My guess is they will add DEF to them if at all possible. Taking away the performance will poison their customer base more than adding equipment to the car.
Retrofitting injection and storage onto an existing car? Hmm, that seems fraught with issues. And very expensive.
I have a 2012 Passat TDI and at least some articles mention it and newer Jettas as being in scope. If that's true, it would mean that even SCR equipped cars will need changes.
I don't mind a higher urea consumption rate if it means my (whopping 140hp) power and mileage don't change, since DEF is so cheap. I will be happy to join a class action lawsuit if mileage and/or power go down.
What's a DEF?
Diesel Exhaust Fluid
Adding Urea to the hot exhaust fluid in a diesel can reduce the amount of NOx that is produced from lean burning the fuel.
*hot exhaust GAS*
Gases are fluids. :p
So is glass.
Never fucking understood that.
You can easily get around 200hp and around 350 ft. lbs. of torque with a good stage 1 tune from any of a variety of aftermarket tuners. And also improve your mileage further. modern diesel engines are ridiculously strangled in stock form.
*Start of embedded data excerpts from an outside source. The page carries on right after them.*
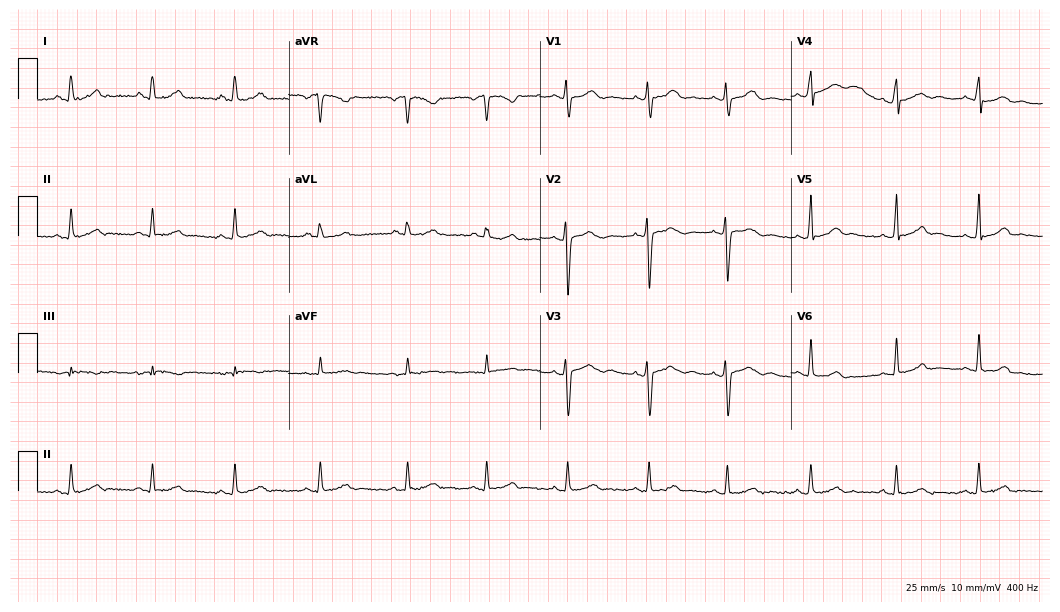
ECG (10.2-second recording at 400 Hz) — a female patient, 22 years old. Labelled as a normal ECG.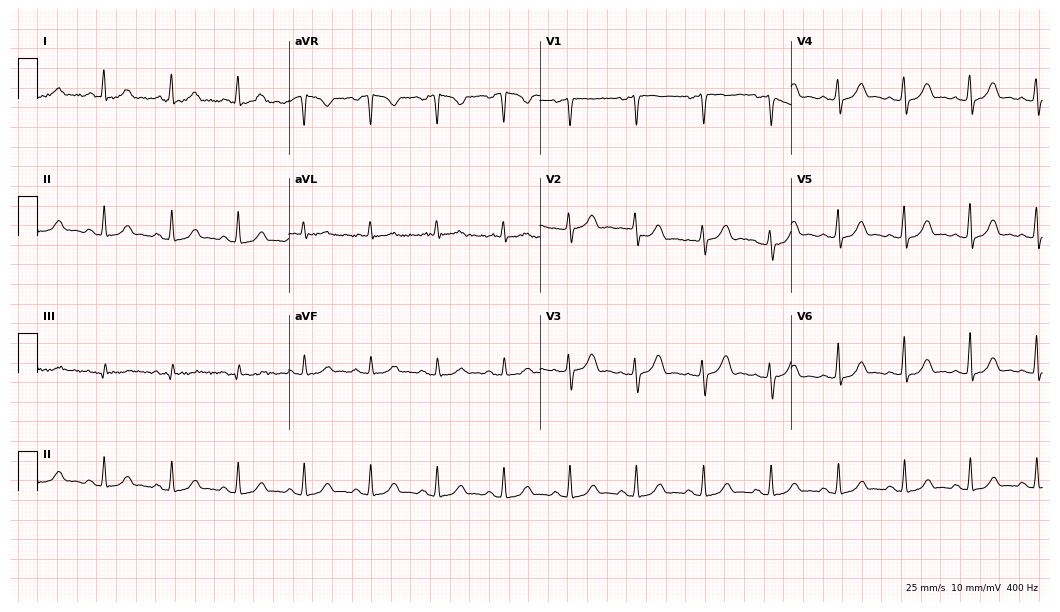
Resting 12-lead electrocardiogram. Patient: a female, 52 years old. Read as a normal ECG.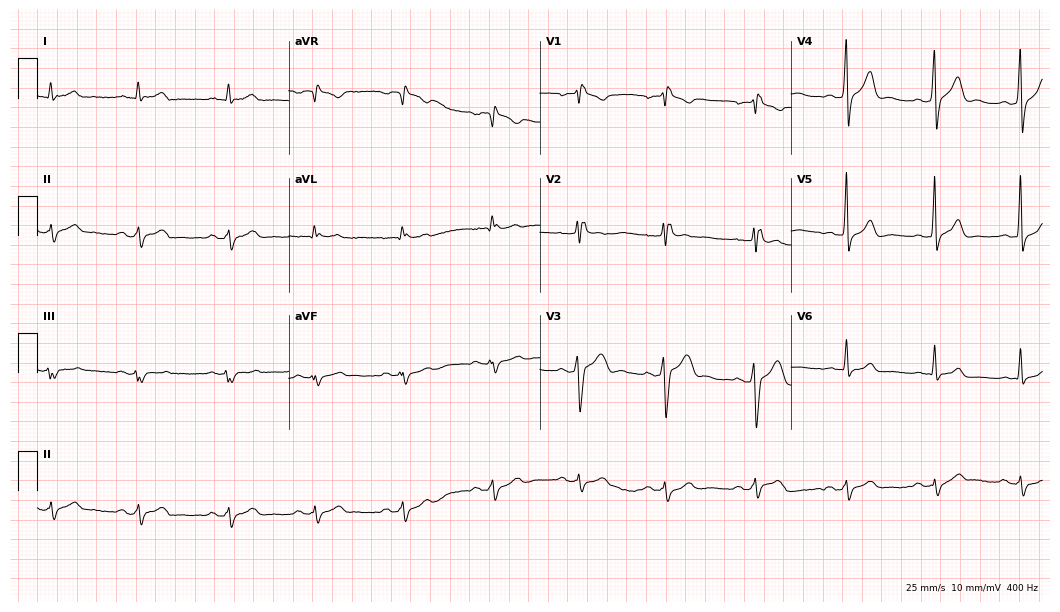
Resting 12-lead electrocardiogram (10.2-second recording at 400 Hz). Patient: a male, 41 years old. The tracing shows right bundle branch block.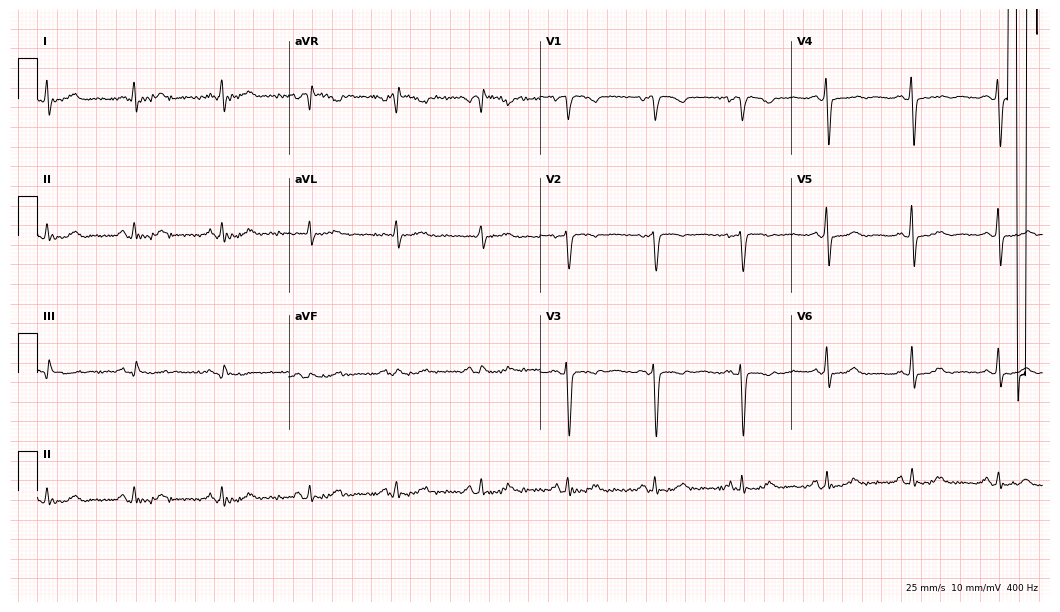
Electrocardiogram, a 56-year-old female. Of the six screened findings (first-degree AV block, right bundle branch block (RBBB), left bundle branch block (LBBB), sinus bradycardia, atrial fibrillation (AF), sinus tachycardia), none is recorded.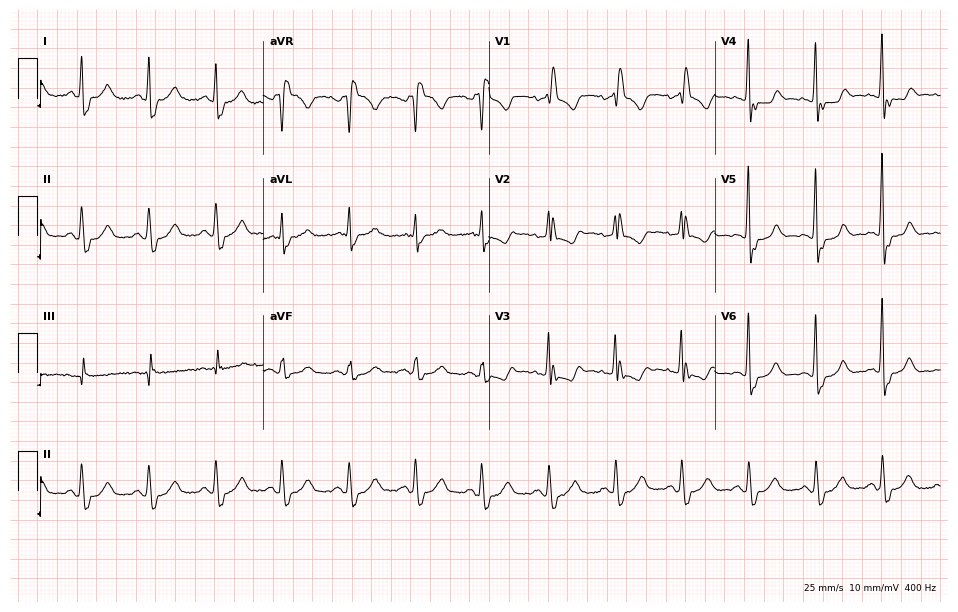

To provide context, stock output is 140hp and 236 lbs. torque.
http://www.malonetuning.com/20l-cr-tdi
they have a stage 3.5 tune that will get you there, but my clutch probably wouldn't appreciate that much torque. I'm not interested in a turbo upgrade and most likely DPF delete.
I've been interested in their stage 0.5-2 tunes though.
I'm still in warranty and VW is known for flagging ECUs that have been tuned/chipped. I know that they can't deny warranty claims solely because of mods, but I can picture the fight if I have any issue with any item in the powertrain.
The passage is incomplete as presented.